**RAW DATA**.
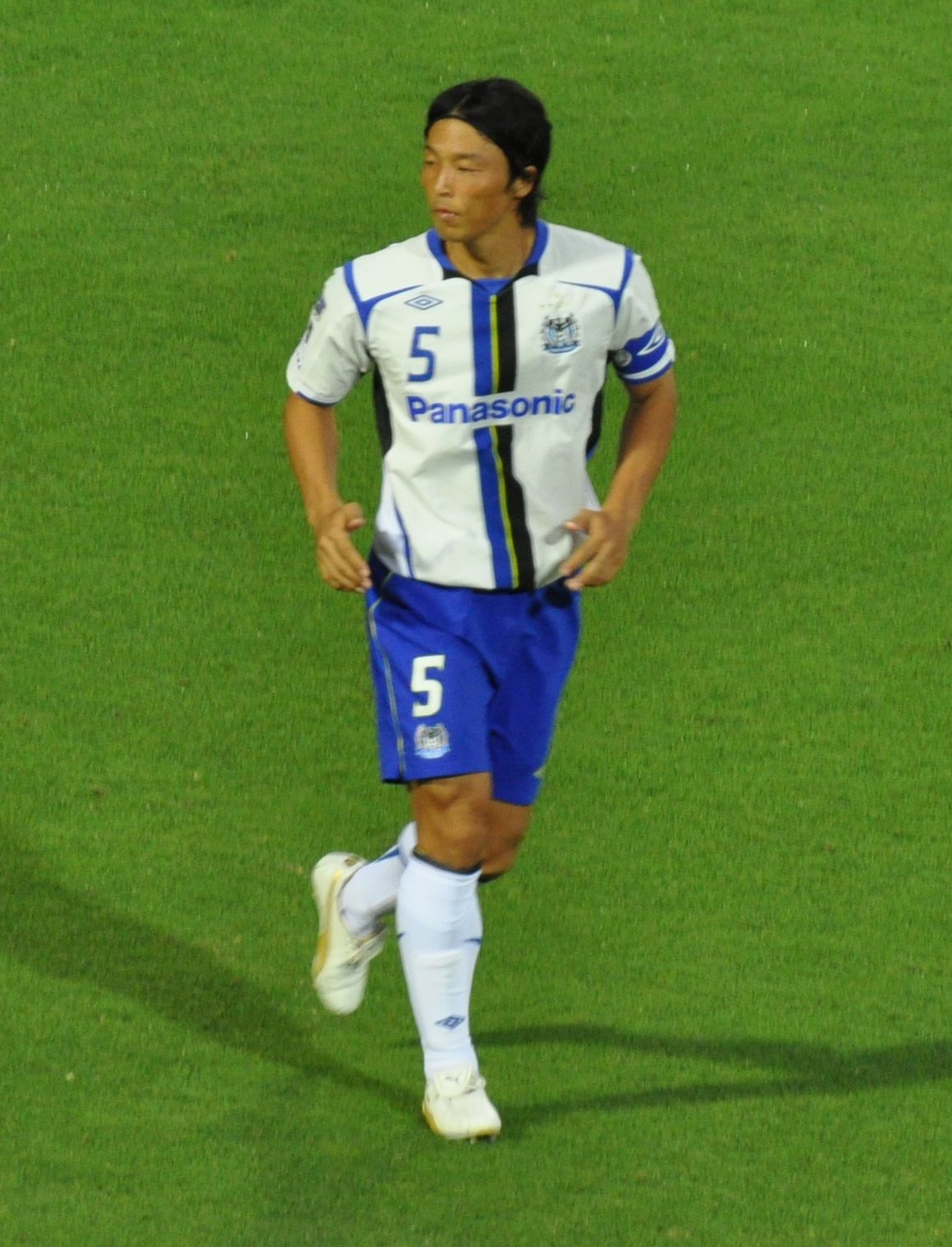 Satoshi Yamaguchi cropped from, 2011.07.10 Omiya Ardija 2-3 Gamba Osaka_105
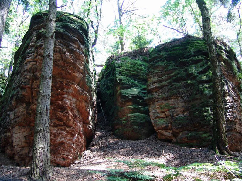 Bodensteiner Klippen bei Bockenem. Ein wunderschönes Naturdenkmal !
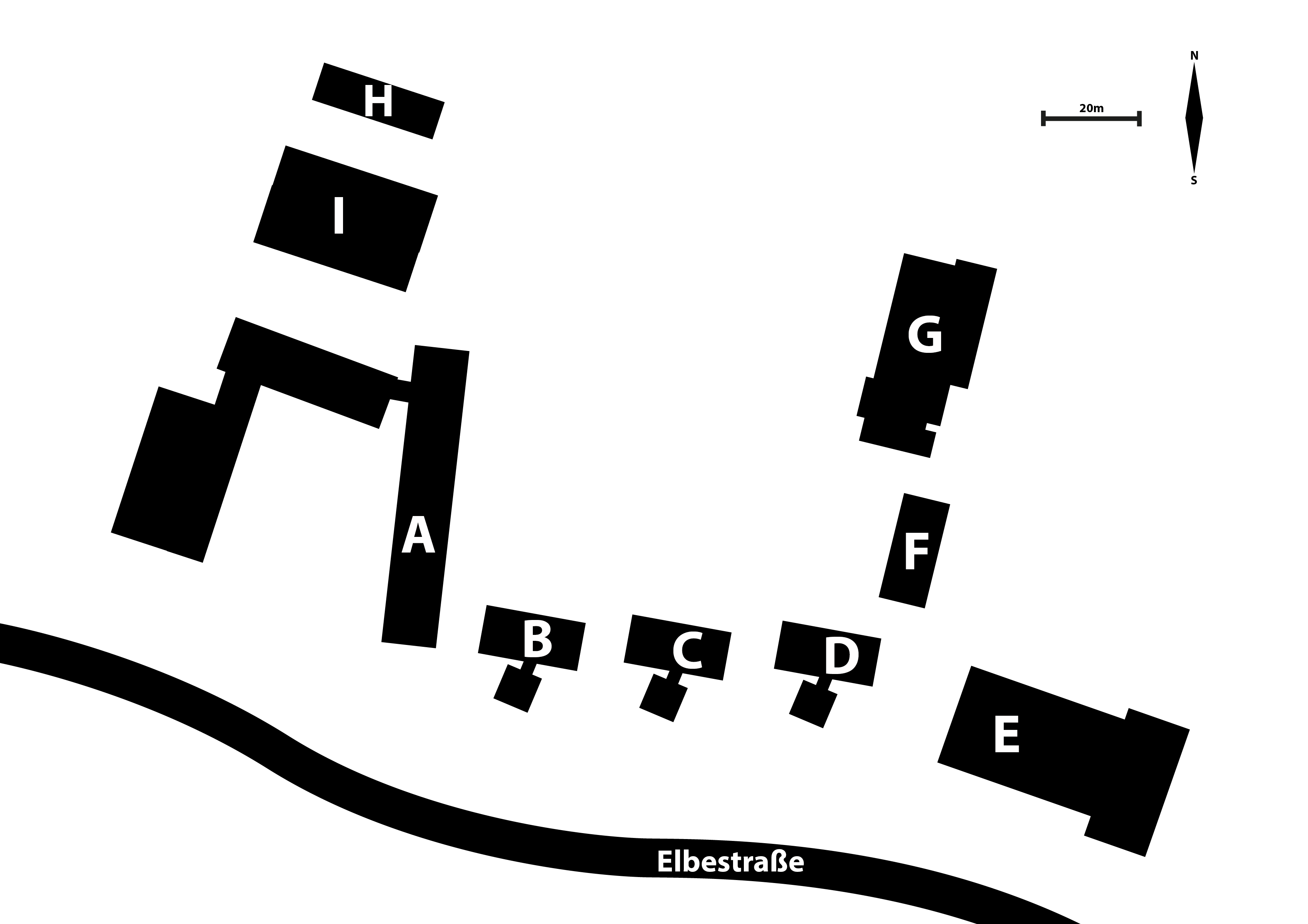 Lageplan der Fridtjof Nansen Schule mit Gebäudebezeichnungen (Buchstaben)

**WHAT IS NEEDED**. Pictures excluded, write out exactly and only the lines of the material from the one containing "Bodensteiner Klippen bei" up to and including the last line.

**RESPONSE TO THIS TASK**.
 Bodensteiner Klippen bei Bockenem. Ein wunderschönes Naturdenkmal !
 Lageplan der Fridtjof Nansen Schule mit Gebäudebezeichnungen (Buchstaben)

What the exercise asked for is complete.